Public shelters
The Womens Volunteer Service (WVS) WVS serving food in a communal air raid shelter.
London Transport Museum
Anderson shelters
In 1938, the Anderson shelter was created. It was given Sir John Anderson's name because he was in charge of getting Britain ready to withstand German air strikes.
Anderson shelters were designed to accommodate 6 people. Families were required to build the Anderson shelters according to a set of instructions after receiving the necessary materials.
The shelter's construction was rather straightforward. Six corrugated steel panels made up the bulk of the shelter. The sides and end panels were created by bolting together flat corrugated steel panels (one of which contained the door).
The shelters had dimensions of 1.4 m wide by 2 m long by 1.8 m high. Someone taller than 6 feet would not have been able to stand up in one since they were so little.
The Anderson shelters were built, buried more than one metre below earth, and then covered with a thick layer of soil and turf.
Instructions on how to construct an Anderson shelter.
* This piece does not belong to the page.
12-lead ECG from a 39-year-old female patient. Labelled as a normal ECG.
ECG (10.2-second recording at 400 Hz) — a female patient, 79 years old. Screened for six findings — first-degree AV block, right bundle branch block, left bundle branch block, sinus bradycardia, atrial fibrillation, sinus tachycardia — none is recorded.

A family emerges from their Anderson shelter, its effectiveness proven by the state of the house behind them.
PA Photos
For persons with an annual income of less than £250, Anderson shelters were free. The cost was £7 for anyone who didn't fit this description.
The construction of almost 3.5 million Anderson shelters took place both before and during the war.
Although Anderson shelters were highly efficient in saving lives and avoiding serious injuries during air attacks, they were quite chilly in the winter.
The government released some suggestions on how to make the Anderson shelters more comfortable in an effort to stop people from returning to their warm homes at night when the weather grew colder.
There are still many Anderson shelters in existence. Lots were excavated and utilised as storage for gardens.
A young girl sleeps with a doll in an Anderson air raid shelter shelter adorned with Christmas decorations.
Royston Leonard / Mediadrumworld.com
The interior of an Anderson shelter on display at the Imperial War Museum, London.
Morrison shelters
Instructions on how to build a Morrison shelter.
Herbert Morrison, the minister of home security, inspired John Baker to create the Morrison shelter. The shelters were sold as kits that could be put together (bolted together) at home.
Morrison shelters had dimensions of 2 metres long, 1.2 metres wide, and 75 cm high. It wasintended to serve as a table during the day and a place to sleep at night. Over 350 sections made up the shelter, but its main components were a steel top (like a table top) and wire mesh sides (one of which could be lifted open and acted as the door).
A family could sleep underneath the Morrison shelter, which was just a strengthened metal dining room table, during the nocturnal air attacks. Although it was not intended to provide protection from direct hits, it proved excellent at protecting occupants from bomb blasts and flying debris. According to one survey of bomb-damaged homes, more than 80% of those who sought refuge in properly positioned and built Morrison shelters escaped without suffering significant harm.
Families making less than £350 per year were provided over 500,000 Morrison shelters free of charge.
A couple sleeping in a Morrison Shelter in Manchester during the Blitz.
Manchester Local Image Collection at Manchester City Council
Hundreds of people, many of whom have lost their homes through bombing, now use the caves in Hastings, a south-east English town as their nightly refuge. Special sections are reserved for games and recreation, and several people have "set up house", bringing their own furniture and sleeping on their own beds. Photo taken on December 12, 1940.
AP Photo
These London schoolchildren are in the midst of an air raid drill ordered by the London Board of Education as a precaution in case an air raid comes too fast to give the youngsters a chance to leave the building for special shelters, They were ordered to go to the middle of the room, away from windows, and hold their hands over the backs of their necks.
AP Photo
A man sleeping in a stone sarcophagus in an East London church in November 1940.
Imperial War Museum
A woman sleeps on a bed made on top of a row of barrels in the cellar of a wine merchants in East London in 1940.
Imperial War Museum
With London a major target for German bombers during the Blitz, those Londoners who remained in the city and for whatever reason, could not access a shelter, had to utilise various underground spaces for protection - The London Underground being the most widely used and well known. However, in the case of the old lady in the cellar and the man in the sarcophagus (above), many found alternative areas in which to take shelter, helped no doubt by London being a city filled with old buildings of a resilient and sturdy, stone construction.